Thibaut s’apprête à terminer ses études secondaires. Pour lui, la trajectoire est toute tracée. Son parrain survole et saute dans les airs avec les paracommandos. Il veut faire pareil et intégrer l’École royale militaire. « Je n’ai pas peur des défis », lâche-t-il. L’armée ressemble, d’après lui, à l’internat qu’il a déjà connu. « On est isolé de nos proches et ça nous pousse à nous adapter. » De l’autre côté du mur, les anciens candidats reconnaissent la dureté du contexte lorsque l’on est stagiaire. « L’armée, c’est comme un camp scout XXL, avec des armes et du stress en plus », glisse ironiquement Sam, un officier employé administratif au sein de la Défense.

Les barèmes d’admission restent inflexibles. Les chiffres de la Défense indiquent des taux de réussite, pour ceux et celles qui sont admis aux tests, avoisinant les 70 %, tous tests confondus. Mais cette statistique flatteuse cache le véritable couperet. Réussir ses examens ne garantit aucun contrat. L’institution fonctionne comme un concours fondé sur le numérus clausus. Une fois les aptitudes validées, les dossiers sont classés par ordre de performance.

La commission finale retient les meil­leurs scores pour remplir les quotas. Au bout de la chaine, le taux d’incorporation s’effondre à 20 %. « Nous ne sommes pas inquiets de perdre des profils, assume le commandant Cordier, responsable au sein du département de Recrutement et Sélection. Le fait que de nombreux talents postulent nous permet d’opérer un tri plus exigeant. »
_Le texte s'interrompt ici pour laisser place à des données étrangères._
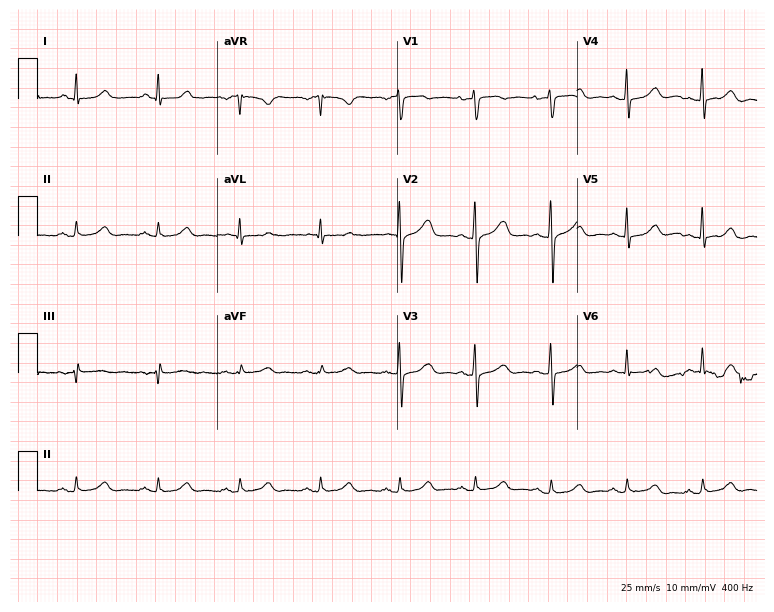
12-lead ECG from a 50-year-old woman (7.3-second recording at 400 Hz). No first-degree AV block, right bundle branch block, left bundle branch block, sinus bradycardia, atrial fibrillation or sinus tachycardia recorded for this tracing.

Les limites de la compétence

Hélène en a fait l’amère expérience. Après avoir surmonté les tests physiques éprouvants et validé son profil psychologique avec brio, la jeune diplômée en droit échoue au test de compétences linguistiques. Un échec qu’elle peine à digérer.

Son niveau de néerlandais était pourtant bon, forgé par des années d’apprentissage scolaire. Mais cela s’est avéré insuffisant pour franchir la barre des examens standardisés. Le poste de juriste se refuse à elle. À l’accueil, l’institution lui propose alors un lot de consolation. Elle a la possibilité de se réorienter vers des fonctions de sous-officier ou de simple soldat. Pour la diplômée, la proposition sonne comme un déclassement. « Je me suis sentie rabaissée dans mes compétences », confie-t-elle.

Face à ce désenchantement, la Défense reste encore inflexible. Dans les bureaux de sélection, le mot d’ordre est l’égalitarisme mathématique. Même l’équilibre communautaire du pays est géré comme une variable statistique. L’armée entend bien respecter scrupuleusement l’équilibre linguistique légal.

Un cycle sans fin

La Défense décrit ses programmes comme des écoles de la vie capables de remettre des trajectoires hésitantes dans le droit chemin. « Ce que la Défense veut aussi, c’est augmenter la résilience de la population. Même en quittant l’armée, l’expérience acquise demeurera », soutient le commandant Cordier, affecté aux ressources humaines au sein de la section Recrutement et Sélection de la Défense.

Au terme de la première journée d’évaluation à l’hôpital militaire, les rescapés sont attendus le lendemain dès 6 h 30 pour entamer la phase d’incorporation administrative et médicale finale. Une session intensive de deux à trois jours à la caserne qui vise à valider définitivement leur contrat de stagiaire.

Le béret, symbole de l’intégration définitive, n’est remis qu’au terme de la phase finale d’instruction. Durant cette période probatoire, le filtrage se poursuit au quotidien par l’usure, l’isolement et la confrontation aux réalités de la vie militaire. Celles et ceux qui ne tiennent plus finissent par lâcher le bout et démissionnent. Pour l’année 2025, sur un total de 2 993 incorporations, on dénombre 586 abandons d’après les données de la Défense. Soit plus d’une personne sur six.

Tandis que les couloirs de Neder-over-Heembeek continuent de voir défiler les volontaires, l’institution poursuit une quête effrénée pour pourvoir à plus de 4 800 postes vacants. L’armée manque de forces vives pour atteindre son cap de 34 500 militaires actifs d’ici à 2035. Pour la seule année 2026, la cible est massive : engager 2 800 militaires de carrière – des officiers aux matelots – tout en recrutant près de 2 000 réservistes et civils pour soutenir l’effort de défense. Pour l’institution comme pour ses recrues, la véritable mission ne fait que commencer.

* Tous les prénoms ont été modifiés.